Elle est étudiante en droit, en dernière année. Je suis graphiste. Nous étions en classe ensemble au lycée et nous nous sommes retrouvés par hasard dans une fête d’anciens étudiants. Nous avons fini par nous retrouver dans les toilettes avant qu’elle me rejoigne dans ma chambre d’hôtel. Depuis, nous arrivons à nous planifier des petits week-ends sympathiques régulièrement. Sauf celui-ci où la session d’examens a retardé quelque peu nos plans. Je suis content de retrouver ce physique de rêve quand elle me déclame… Des poèmes.

 

            Pendant qu’elle continue à lire son papier, mes mains se sont posées toutes seules sur son fessier musclé. Mon anatomie réagit très vite à ce contact. J’en oublie ses mots pendant que je remonte doucement le long de son buste pour aller lui souffler mon désir à l’oreille. Elle ne l’entend pas de la même oreille, pourtant, j’ai bien pris soin de me coller à elle pour qu’elle sente comme elle me fait de l’effet, bien plus que son morceau de papier griffonné.

– Allez, fais un petit effort, tu ne le regretteras pas, me demande-t-elle.

– Apaise-le d’abord, regarde comme il vibre à l’idée de l’endroit où il pourrait être, j’insiste.

– Tu m’écoutes si je pose ma main ici ?

– Tout ce que tu veux, je soupire de contentement, les bras repliés derrière ma tête, étalé sur le lit, le caleçon lancé à l’autre bout du lit. Elle pourrait me lire un de ses manuels de droit qu’elle étudie que je ne verrais que sa bouche qui va bientôt me crier d’autres choses.

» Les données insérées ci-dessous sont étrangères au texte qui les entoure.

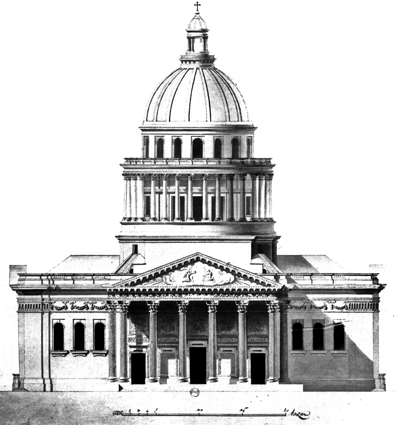 Façade principale du Panthéon de Paris, projet (réalisé) de Jacques-Germain Soufflot
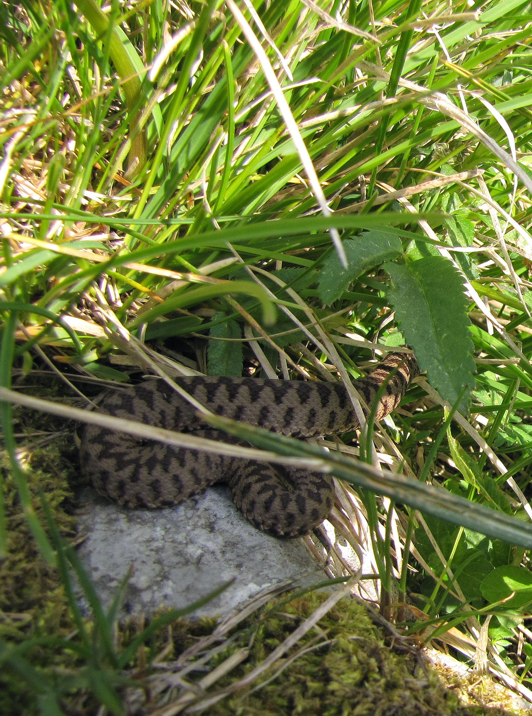 Laški gad (vipera aspis) na pogorju Stola.
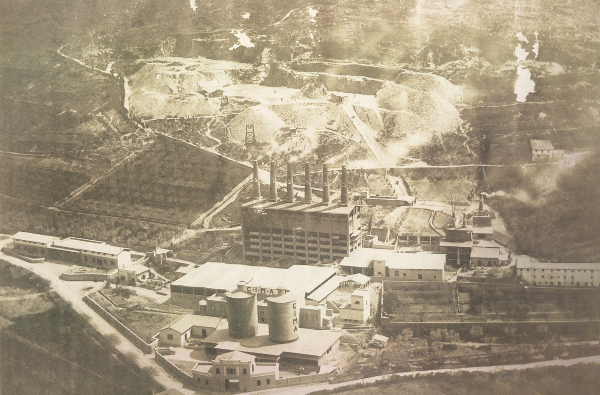 Il cementificio Marchino in una foto degli anni '20
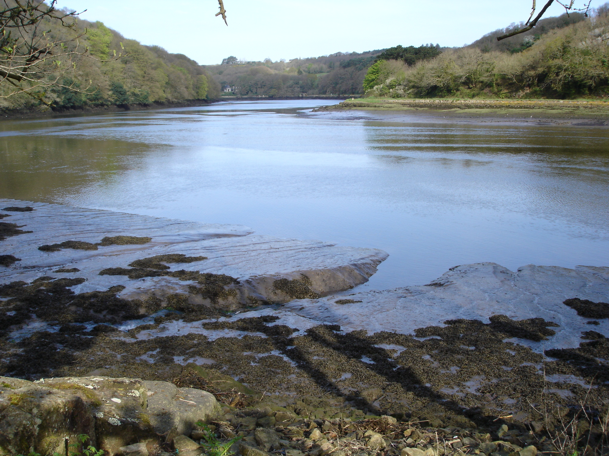 L'estuaire du Léguer depuis le sentier côtier rive gauche -- Photo amateur prise par moi-même
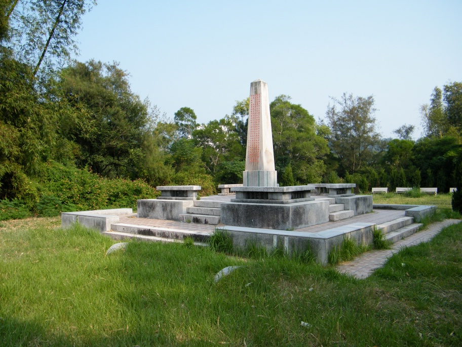 达濠万人墓纪念碑
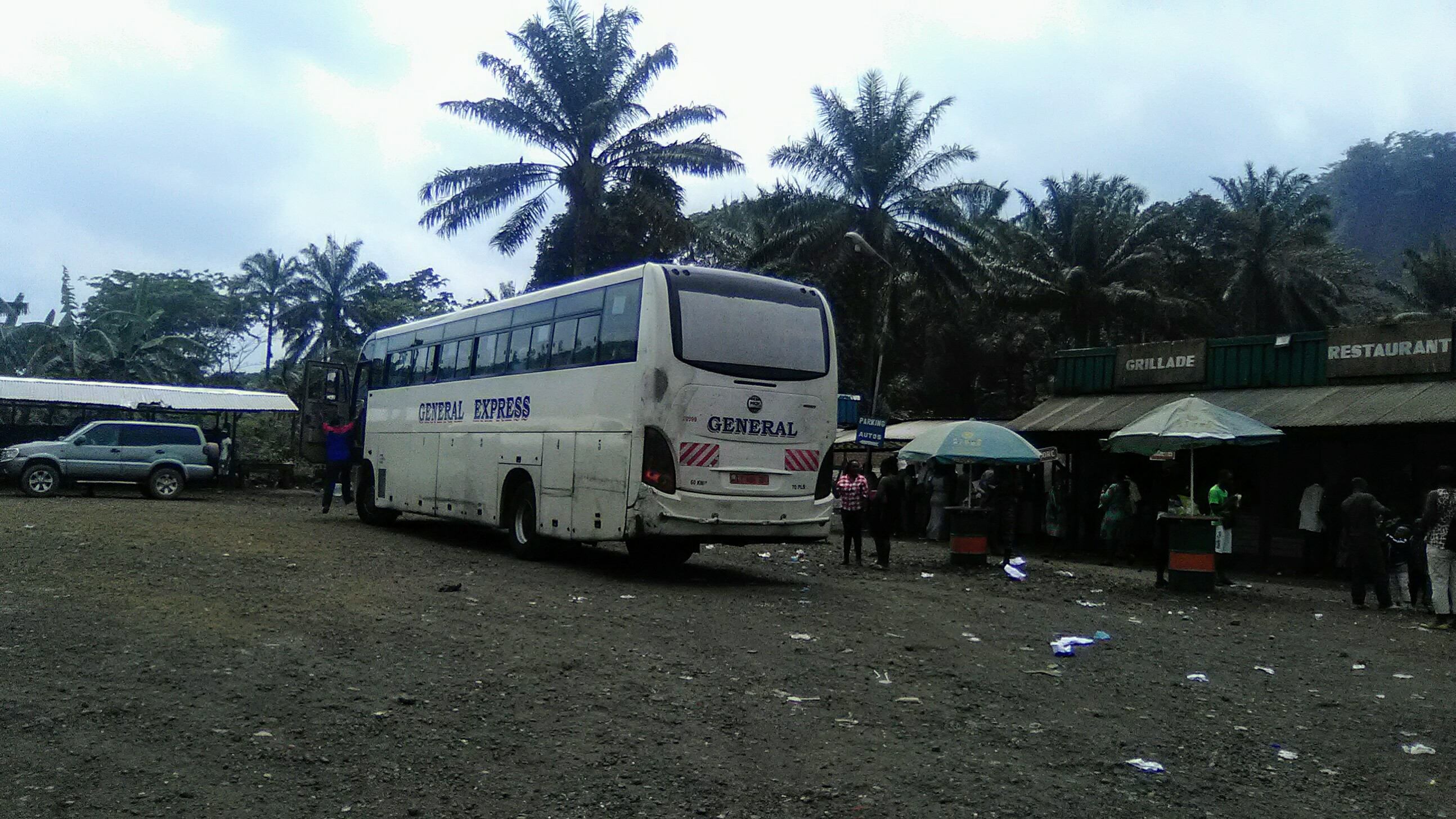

– Dis-moi “je t’aime” une autre fois. Pour l’instant, emmène-moi quelque part où mes désirs seront encore plus intenses que dans mon présent

Elle a repris depuis le début ? Ah non. Elle avait dit quoi déjà ? Sa main est toujours posée sur moi. Je pourrais décrire exactement le mouvement qu’elle vient de faire alors que les mots qu’elle a dits… Bon, concentration, ça va aller vite. Je ne dois pas regarder la bretelle de sa robe qui est tombée et dévoile un sein recouvert d’une dentelle fine qui me laisse deviner.

– Qu’est-ce que t’en dis ? Je dois changer le présent ?

– Quel présent ?

– Mais t’écoutes rien !

– Mais si, t’as parlé de t’emmener quelque part. Tu veux que je t’emmène au septième ciel ?

– Vantard…

Elle ronronne déjà en faisant glisser l’autre bretelle de sa robe. Je me redresse sur les deux coudes pour mieux apprécier le spectacle.

– Encore deux vers

– Tu veux que je commande le room service ? Qu’est-ce que tu vas prendre ?

– T’es con ! Je te parle de poésie !

– Ah ouais, j’ai oublié qu’on disait comme ça.

– T’écoutais en classe ?

– Les jambes de la prof étaient un régal pour les yeux. Tant qu’elle marchait dans la classe, elle pouvait raconter ce qu’elle voulait, je la regardais.

Je l’ai allongée sur le lit, je suis à califourchon sur elle. Elle tient toujours son papier. J’hésite entre le jeter dans la poubelle ou sur la table de nuit pour éviter de la vexer. Je n’aimerais pas qu’on brise notre belle entente physique pour si peu.

 

– Dis-moi “je t’aime” une autre fois. Pour l’instant, emmène-moi loin, là où nous pourrons regarder l’horizon ensemble.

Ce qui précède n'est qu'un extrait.